Roles be ignored by access control policies

CONNECTOR_VERTICA_IGNORE_ROLE_LIST

FALSE

ignore.role.list

ADVANCE

This property is used to set comma separated role names which access control you don't want to be managed by policysync. If you don't want to ignore any roles then you can skip specifying this property. This supports wildcards as well. This has precedence over manage roles list. For example, role1,role2,dev_role*

Prefix of Vertica roles for portal users

CONNECTOR_VERTICA_USER_ROLE_PREFIX

FALSE

User.role.prefix

ADVANCE

This property is used to set a prefix for role which we will be creating in vertica for user from ranger. For example, if you have user named john in ranger and you have defined prefix as test_user_ then the role which we create for john in vertica will have name test_user_john

Prefix of Vertica roles for portal groups

CONNECTOR_VERTICA_GROUP_ROLE_PREFIX

FALSE

Group.role.prefix

ADVANCE

This property is used to set a prefix for role which we will be creating in vertica for group from ranger. For example, if you have group named dev in ranger and you have defined prefix as test_group_ then the role which we create for dev in Vertica will have name test_group_dev

Prefix of Vertica roles for portal roles

CONNECTOR_VERTICA_ROLE_ROLE_PREFIX

FALSE

Role.role.prefix

ADVANCE

This property is used to set a prefix for role which we will be creating in vertica for role from ranger. For example, if you have role named finance in ranger and you have defined prefix as test_role_ then the role which we create for finance in Vertica will have name test_role_finance

Use Vertica native public group for public group access policies

CONNECTOR_VERTICA_USE_NATIVE_PUBLIC_GROUP

FALSE

use.native.public.group

ADVANCE

Set this property to true, if you want PolicySync to use porstgres native public group for access grants whenever there is policy created referring to public group inside it.

Set access control policies only on the users from managed groups

CONNECTOR_VERTICA_MANAGE_USER_FILTERBY_GROUP

FALSE

manage.user.filterby.group

ADVANCE

Set this property to true, if you want to manage only the users who belongs the the groups defined in manage groups list property.
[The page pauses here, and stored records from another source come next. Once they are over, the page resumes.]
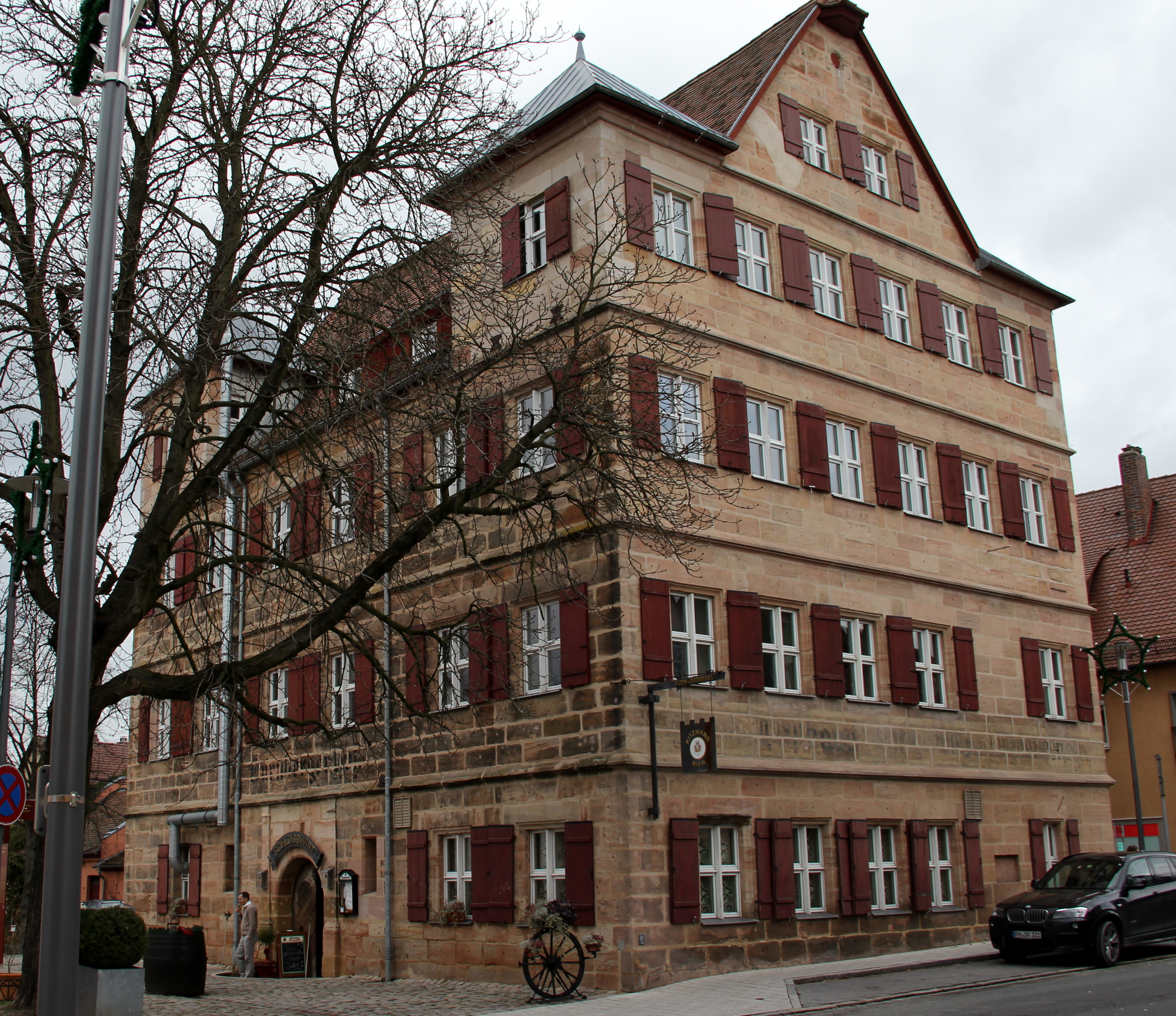 Tucherschloss, Blickrichtung Südost nach Nordwest
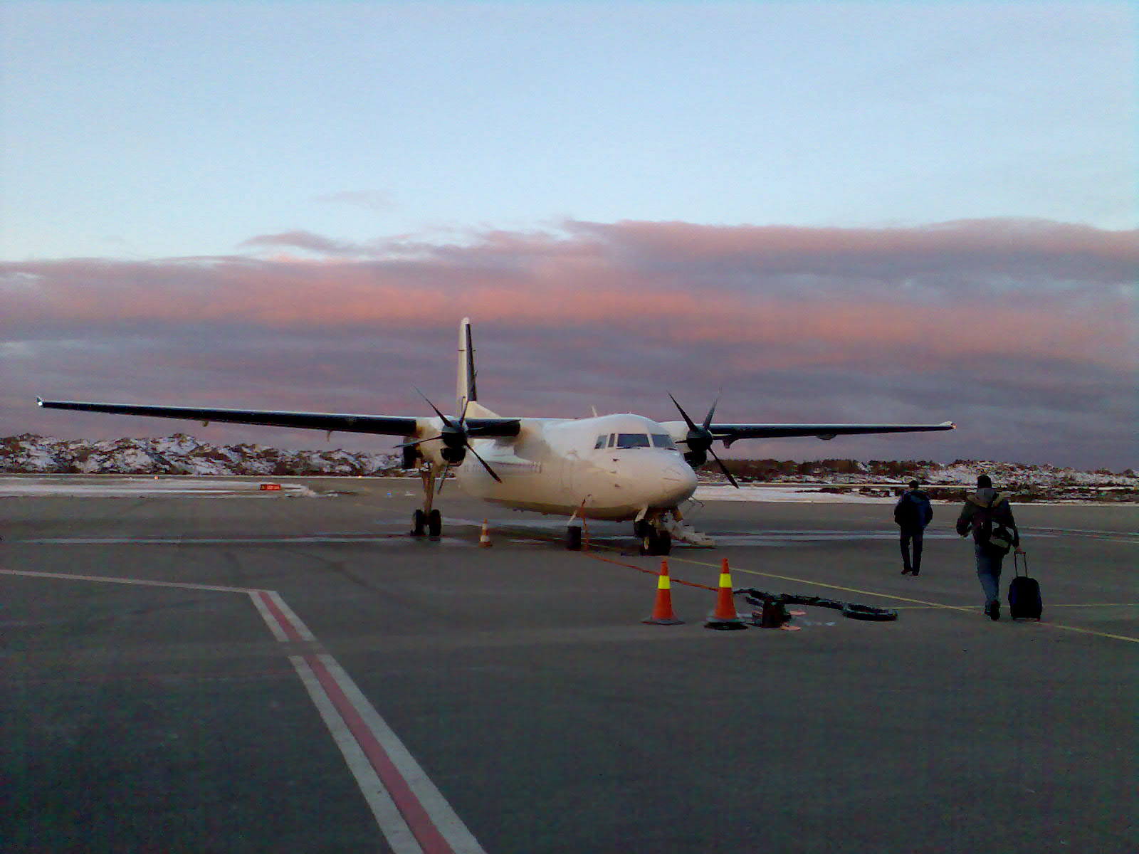 Fokker 50 at Haugesund Airport, Karmøy
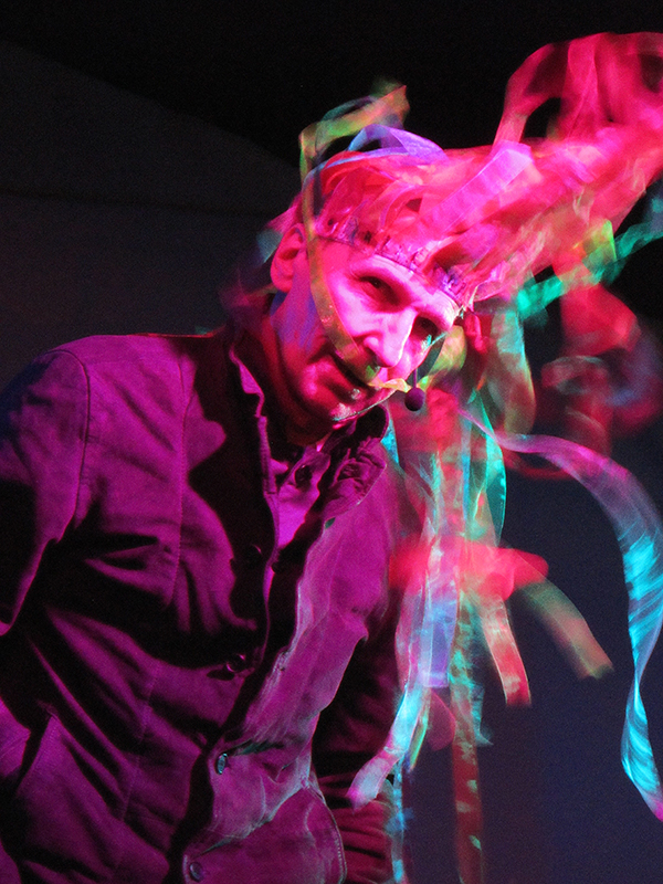 Мамонов в клубе "Гоголь" 24.05.2013
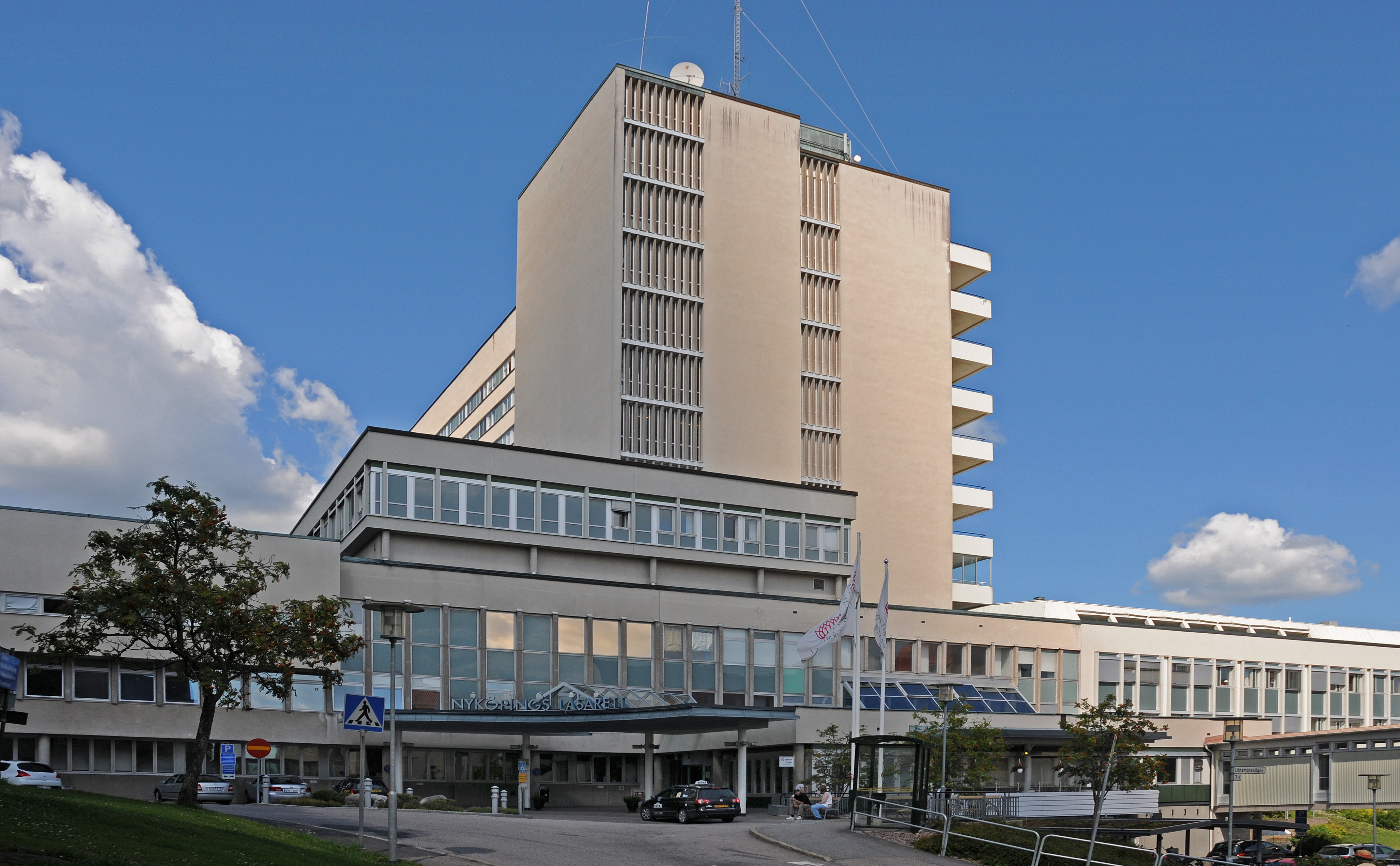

Set access control policies only on the users/groups from managed roles

CONNECTOR_VERTICA_MANAGE_USER_FILTERBY_ROLE

FALSE

manage.user.filterby.role

ADVANCE

Set this property to true, if you want to manage only the users who belongs the roles defined in manage roles list property.

Access control management

Enforce vertica native masking

CONNECTOR_VERTICA_ENABLE_ROW_FILTER

FALSE

enable.masking

ADVANCE

Set this property to true, if you want to enable native column masking functionality. Note:- The native column masking can only be created on tables, they can't be created on views.

Note

Native column maskingcan exclusively be generated for tables; they cannot be generated for views.

Enforce vertica tr filter policies

CONNECTOR_VERTICA_ENABLE_MASKING

FALSE

enable.tr.filter

ADVANCE

Set this property to true, if you want to enable native tr filter functionality.

Note

Native tr filters can exclusively be generated for tables; they cannot be generated for views.

Default masked value for numeric datatype columns

CONNECTOR_VERTICA_MASKED_NUMBER_VALUE

FALSE

masked.int.value

ADVANCE

This property is used to specify the default masking value for numeric columns.

Default masked value for text/varchar/string datatype columns

CONNECTOR_VERTICA_MASKED_TEXT_VALUE

FALSE

masked.text.value

ADVANCE

This property is used to specify the default masking value for text/string columns.

Enable policy enforcements and user/group/role management

CONNECTOR_VERTICA_GRANT_UPDATES

FALSE

perform.grant.updates

BASIC

This property controls whether actual grant/revoke and create/update/delete queries for user/group/role should be run on Vertica.

Access audits management

Enable access audits

CONNECTOR_VERTICA_AUDIT_ENABLE

FALSE

enable.audit

BASIC

This property is used to enable access audit fetching from vertica.

Users to exclude when fetching access audits

CONNECTOR_VERTICA_AUDIT_EXCLUDED_USERS

FALSE

audit.excluded.users

ADVANCE

This property is used to set the list of users whose access audits we want to ignore. It takes list of comma separated users.